Story by Davison Vandira
BUSINESS operators’ insincerity to hike prices of basic commodities has been exposed with revelations that many are harvesting from a facility that allocates a weekly average of US$20 million from the Reserve Bank of Zimbabwe’s foreign currency auction.
According to the Ministry of Industry and Commerce, 80 percent of the country’s supermarket shelves are currently being dominated by local products, a development which has been corroborated by the Zimbabwe National Chamber of Commerce and Confederation of Zimbabwe Industries manufacturing survey reports.
Zimbabwe is witnessing a price increase madness especially of basic commodities in the local currency despite the same accessing foreign currency at official rates thereby creating a paradox that needs urgent government intervention.

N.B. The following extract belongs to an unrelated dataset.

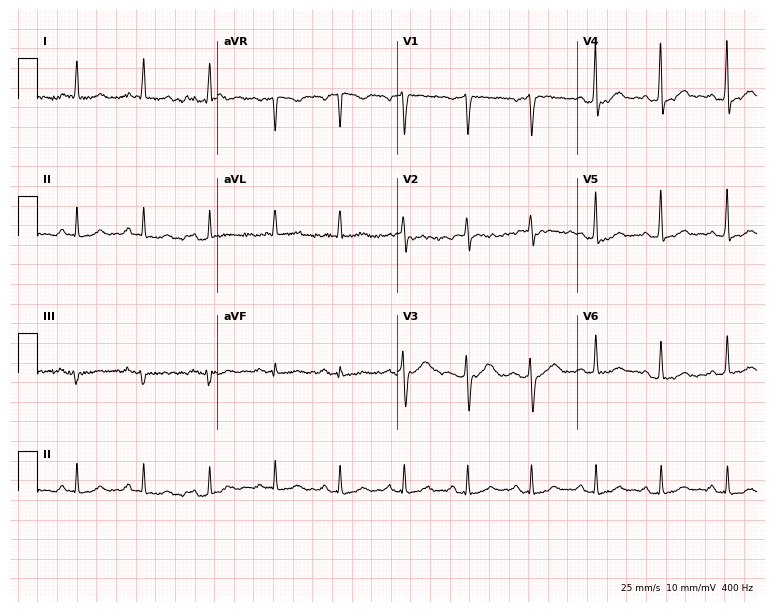
Standard 12-lead ECG recorded from a 48-year-old male (7.3-second recording at 400 Hz). Read as a normal ECG.
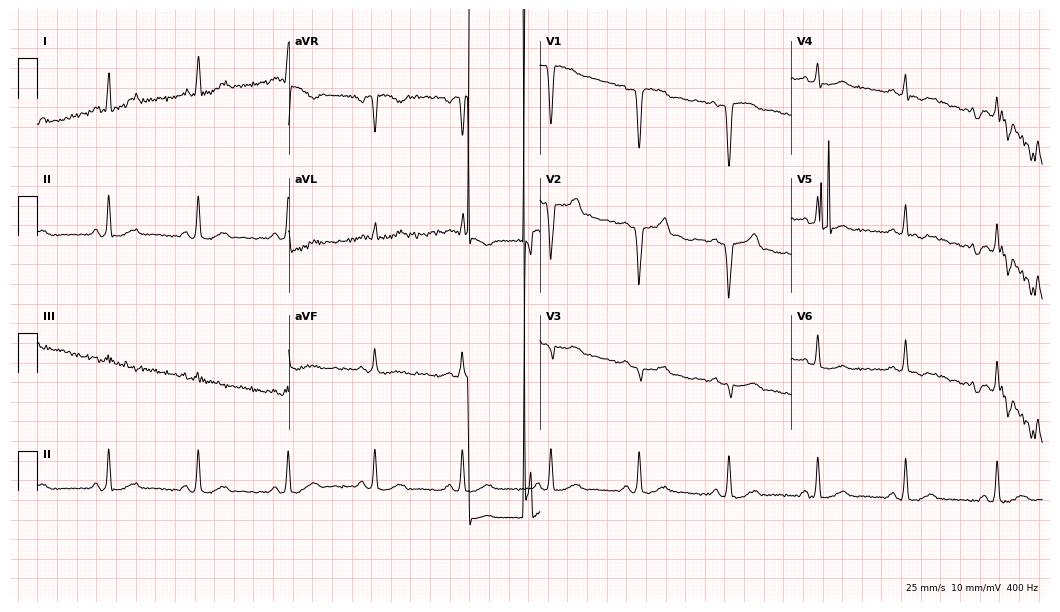
Standard 12-lead ECG recorded from a male patient, 47 years old. None of these six findings is recorded: first-degree AV block, right bundle branch block, left bundle branch block, sinus bradycardia, atrial fibrillation, sinus tachycardia. Findings outside these six are not listed.

It is in this regard that economic analysts have questioned the sincerity of the business owners who are now taking the auction platform as an arbitrage source of the greenback.
“The Foreign Auction System was introduced for a noble reason and due to profiteering tendencies by our business community the good initiative is now being abused at the expense of the whole economy,” said development economist, Mr Paison Tazvivinga.
“The current price madness for goods and services being charged in the domestic currency has many causes and what is now needed is to have the Auction system streamlined or discontinued as manufacturers are just cashing in on this platform without the benefits cascading to the rest of the economy,” said economic analyst, Mr Kudakwashe Mugova.
The government is already seized with the irrational and unjust price increases being experienced by consumers and necessary measures are being instituted to redress the situation.